__Working data__

• • • • • • •

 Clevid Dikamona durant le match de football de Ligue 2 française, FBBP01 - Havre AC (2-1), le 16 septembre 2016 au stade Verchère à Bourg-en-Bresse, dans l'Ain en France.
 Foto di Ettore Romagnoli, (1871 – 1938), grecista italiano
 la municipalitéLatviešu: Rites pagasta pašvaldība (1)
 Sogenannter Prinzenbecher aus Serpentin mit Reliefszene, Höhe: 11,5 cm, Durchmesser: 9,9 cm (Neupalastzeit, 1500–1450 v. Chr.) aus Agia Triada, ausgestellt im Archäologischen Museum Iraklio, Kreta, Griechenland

• • • • • • •

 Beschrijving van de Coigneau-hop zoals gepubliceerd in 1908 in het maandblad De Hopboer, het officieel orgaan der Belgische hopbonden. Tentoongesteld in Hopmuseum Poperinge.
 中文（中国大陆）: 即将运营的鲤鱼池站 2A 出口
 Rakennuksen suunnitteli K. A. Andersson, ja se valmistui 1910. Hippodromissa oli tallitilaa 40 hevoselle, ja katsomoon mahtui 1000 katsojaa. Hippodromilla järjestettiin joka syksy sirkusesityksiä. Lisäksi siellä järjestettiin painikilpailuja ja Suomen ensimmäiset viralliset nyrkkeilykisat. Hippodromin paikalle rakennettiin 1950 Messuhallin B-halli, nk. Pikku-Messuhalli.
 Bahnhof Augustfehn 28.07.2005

• • • • • • •

Reproduce verbatim the lines above, from the line with "la municipalitéLatviešu: Rites" through the line with "Sogenannter Prinzenbecher aus".

__Exercise solution__
 la municipalitéLatviešu: Rites pagasta pašvaldība (1)
 Sogenannter Prinzenbecher aus Serpentin mit Reliefszene, Höhe: 11,5 cm, Durchmesser: 9,9 cm (Neupalastzeit, 1500–1450 v. Chr.) aus Agia Triada, ausgestellt im Archäologischen Museum Iraklio, Kreta, Griechenland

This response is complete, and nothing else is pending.